With Tunisian electricity demand predicted to double during the next 15 years and a shortage of local gas production [45% imported from Algeria in 2019] this seems likely to be one of the Gas to Power targets under consideration and alluded to by Luca Benedetto.
AGEOS
As surmised from the BCRA Credit Rating Report, the Tilapia PSC may well be at or near completion stage as the following extracts from the Annual Report for year ended March 31, 2021, published August 31st indicate
Pp 53 “as a result of the work conducted to date on the License” [re Tilapia] “it is expected that the signature bonus of US$2m....for the new license will be offset from the receivable “[ US$5.7m] due from SNPC.

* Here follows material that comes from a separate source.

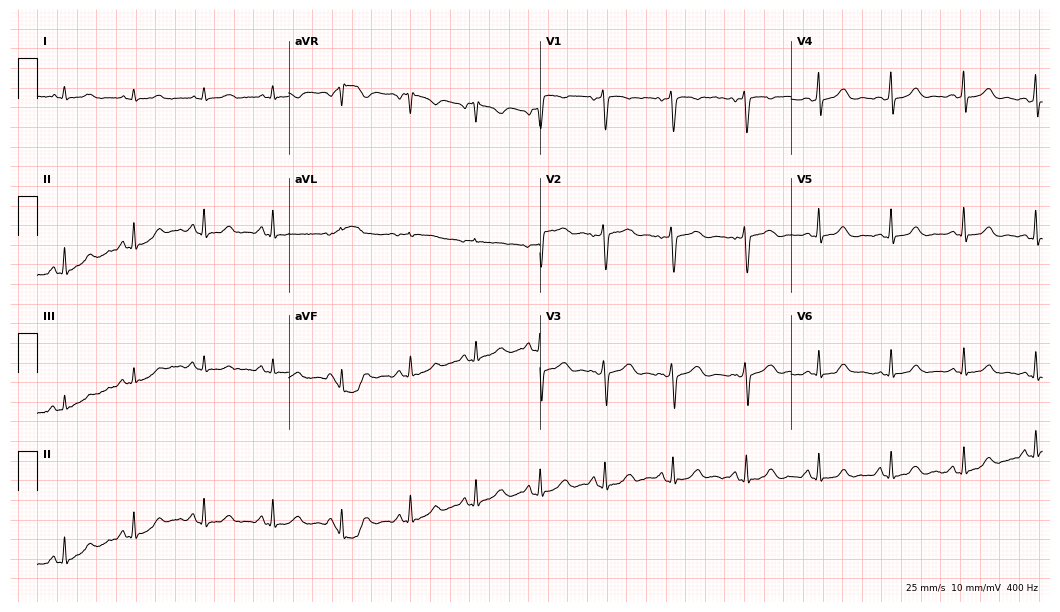
Electrocardiogram (10.2-second recording at 400 Hz), a woman, 40 years old. Overall reading on record: normal ECG.

Pp 79 “The costs associated with the termination of the Group's operations in Azerbaijan are approximately US$ 0.5m which are related to the transportation costs due to the relocation of the rig which was previously installed in Azerbaijan to its operations in Congo.” Whilst this may be a statement in anticipation of an intended future action for accountancy reasons, it certainly implies commitment to, or completion of, shipment of the BD-260 rig and ancillary equipment to the Congo. To comply with Congo import regulations ZEN would probably require prior legal surety of the purpose for which the rig is required ie to meet its obligations under the terms of the PSC.
AGEOS
Florida, unfortunately your response [on the 'credit rating upgrade' thread] is based upon an incorrect assumption regarding my reasoning. I concluded that I would not be surprised if the Nigerian deal falls through, not as you have presumed, because AC has rejected a number of previous opportunities, but because of his evidentially rigorous approach to such acquisitions and his requirement for substantial reliable production increase. I am implying my doubt, as a geologist, in the latter requirement being met, despite the historical evidence for potential at Barracuda and elsewhere in the NW.
I very much hope I am wrong and that AC and his team are convinced by the evidence that this will be a major contributor to ZEN's stated production target.